浦島夜想曲:三十階仮眠室にて

 香坂さんは常に控えめで、そのうえ若く見えるから、ホンマにエライさんかと思う事もあるけど、今日は見せてもらった。六時とはいえまだまだ仕事は続いており、香坂さんとわたしが乗り込んだエレベーターに、見るからにおエライさんて感じの人と部下らしき人が何人か飛び込んできたのよ。そしたら香坂さんは、

    「悪いですが下りてもらえますか」

 エレベーターだから一緒でイイと思ったし、そのおエライさん風なんてカチンと来たみたいで、すこぶる不機嫌そうな声で、

    「なにを・・」

 そう言いかけて香坂さんの顔を見て固まってしまったのよ。

    「雨川部長。これから三十階に行きますので、御一緒できないのです」

 雨川部長の顔が凄かった。一瞬に真っ青になり、

    「し、し、しつれいしました常務」

 米つきバッタのように頭を下げまくって、全員が転げ出るように、いや実際にエレベーター・ホールで転んでた。転んだまま土下座状態が見えてドアがしまったもの。これがエレギオンHDのナンバー・フォーの威厳とよくわかった。香坂さんは、

    「お見苦しいところをお見せして申し訳ありません。後で注意しておきます」

 それから香坂さんはエレベーターのパネルを何やら操作されて、

    「これより三十階に御案内します」
 そうさっきも三十階って言ってた。これは週刊誌とかで読んだことがあるよ。クレイエール・ビル三十階はエレギオンHDの心臓部だって。それも誰も内部を見たものはなく、出入りできるのは非常に限られた人間だけだって。

 三十二階や三十三階のレストラン街に行くのにもエレベーターは使うけど、三十階のパネルを押しても反応しないし、止まったところを見たことがないもの。わたしなんかが入ってもイイのかな。

    「香坂さん、三十階って」
    「はい社長と副社長の仮眠室兼住居となっております。今夜は社長が是非自宅に御招待したいとの御意向です」

 仮眠室? 住居?? 自宅??? なんなのそれ。エレベーターはどこにも止まることなく三十階に直行。ドアが開くと、いきなり聞こえる。

    『コ~ン』

 あの音は鹿威し? なんなのここは。エレベーター・ドアの前には朱色に塗った木橋があり、橋の向こうには梅見門と両側にならぶ光悦垣。橋ってことは池があるとか。

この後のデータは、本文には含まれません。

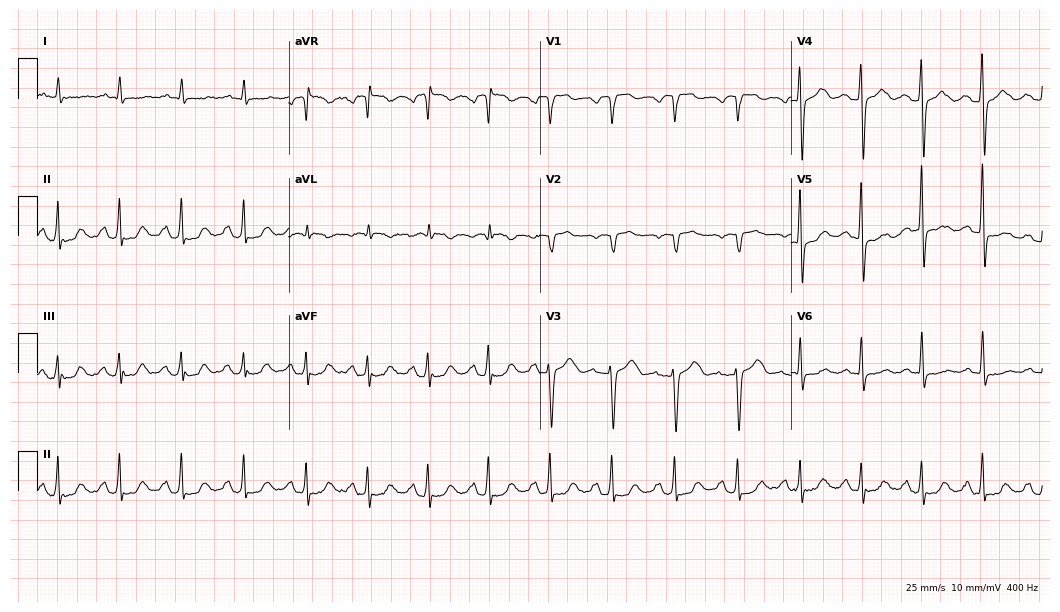
Standard 12-lead ECG recorded from a female, 80 years old (10.2-second recording at 400 Hz). None of these six findings is recorded: first-degree AV block, right bundle branch block, left bundle branch block, sinus bradycardia, atrial fibrillation, sinus tachycardia.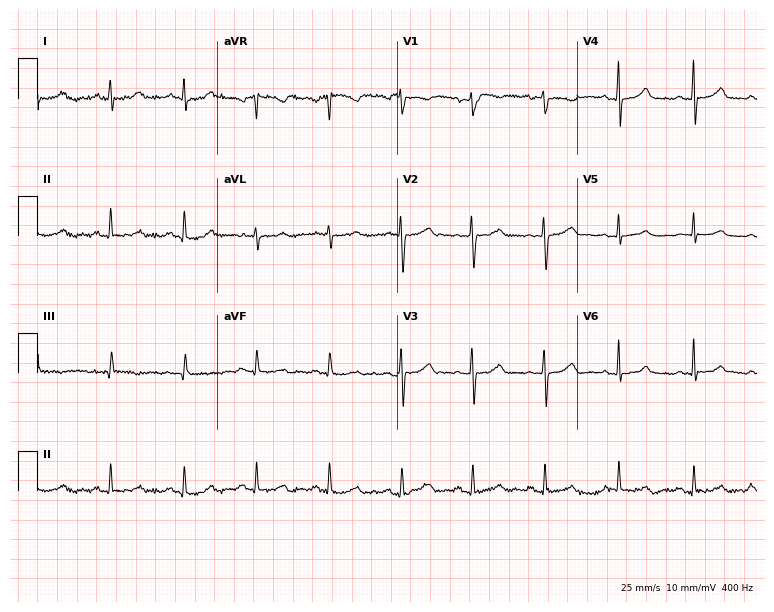
12-lead ECG (7.3-second recording at 400 Hz) from a 32-year-old female. Screened for six findings — first-degree AV block, right bundle branch block, left bundle branch block, sinus bradycardia, atrial fibrillation, sinus tachycardia — none is recorded.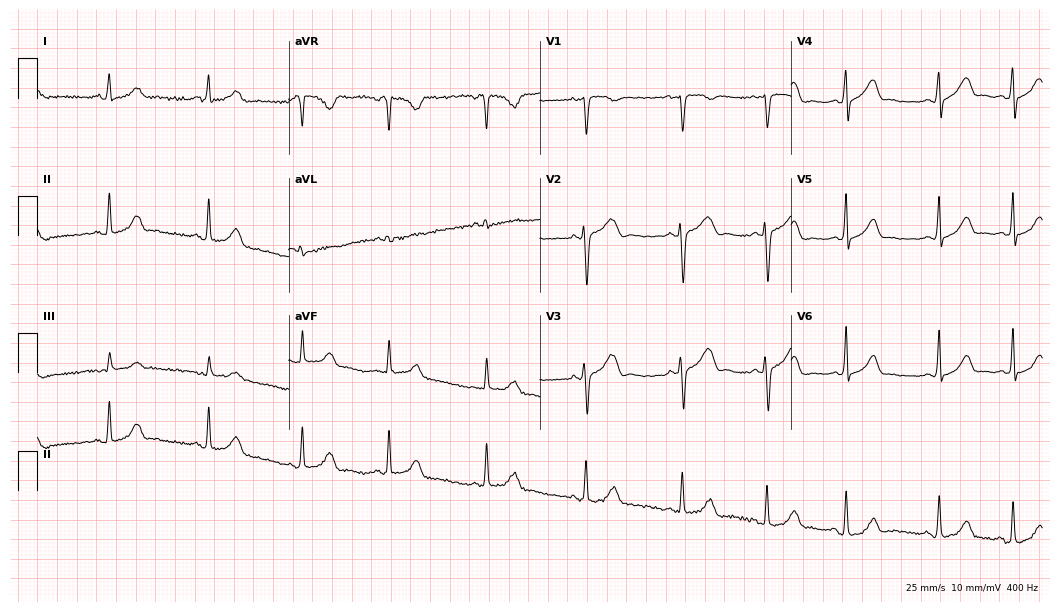
Electrocardiogram, a female, 22 years old. Of the six screened findings (first-degree AV block, right bundle branch block, left bundle branch block, sinus bradycardia, atrial fibrillation, sinus tachycardia), none is recorded. Other findings, if any, are not listed.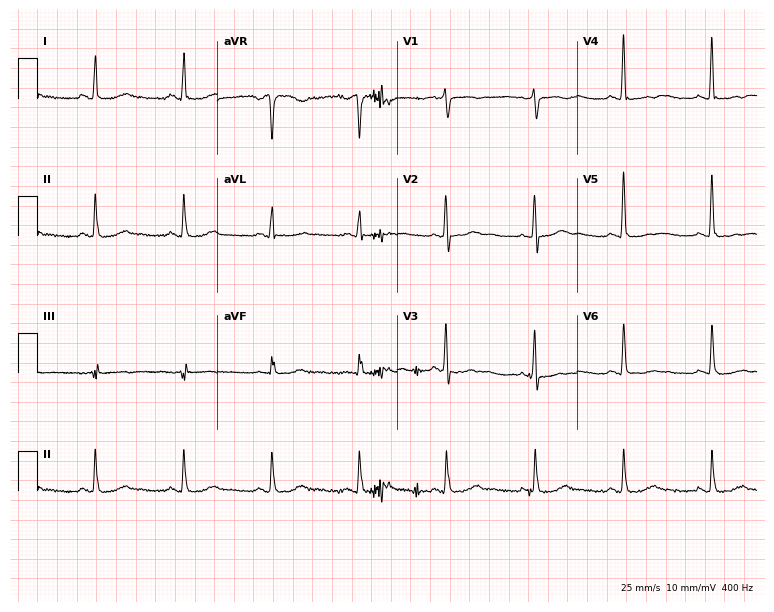
Standard 12-lead ECG recorded from a female, 50 years old (7.3-second recording at 400 Hz). None of these six findings is recorded: first-degree AV block, right bundle branch block, left bundle branch block, sinus bradycardia, atrial fibrillation, sinus tachycardia. Other findings, if any, are not listed.

    「ここは水を張っているように見えるだけでホログラムです。さすがに湿気の問題がありまして」

 門を潜ると瀟洒な庭。ふかふかの苔が絨毯のように広がり、そこに飛び石があり、格子戸を入ると玄関。香坂さんはサッサと入られようとしますが、

    「御挨拶は?」
    「社長は手が離せませんので、挨拶は中でとのことです」

 手が離せないってどういうこと。仕事が長引いて待っていてくれってことかな。玄関までは和風なんだけど、内部は洋風になってるみたい。立派な廊下を歩いて突き当りのドアを開くと広いリビング。いや、広いなんてものじゃなくグランド・ピアノまで置いてある。リビングに隣接してオープンキッチンがあるけど、ありゃキッチンというより厨房じゃん。

    「シオリちゃん、いらっしゃい」

 この声はコトリちゃん、

    「シオリ、ビールでも飲みながら待っててね」

 この声はユッキー。えっ、えっ、もしかしてキッチンのエプロン姿の三人は、

    「今日はシノブちゃんにも手伝ってもらってる」

 エレギオンHDのトップ・スリーが食事の支度をしてるって。そうしたら香坂さんが、

    「ビールは何にされますか?」

 なにって言われても、

    「じゃあ中ジョッキで」
    「ラガーでよろしいですか」

 ふと見るとビールカウンターがあるじゃないの。そうなると聞かれてるのはビールの種類よね。

    「エールありますか?」
    「かしこまりました」

 聞くとピルスナー、エール、ラガーの他にアルト、ヴァイツエン、スタウトがあるらしく、銘柄は定期的に入れ替わるみたい。

    「香坂さん、ここはいったい・・・」
    「はい、社長・副社長用の仮眠室で彗星騒ぎの時に作られたものです。今は引っ越しされてお二人の家にもなっています」

 これが世間で噂のエレギオンHDの心臓部なの。こりゃ、外部どころか内部の人間にもあまり見せたくないのはよくわかる。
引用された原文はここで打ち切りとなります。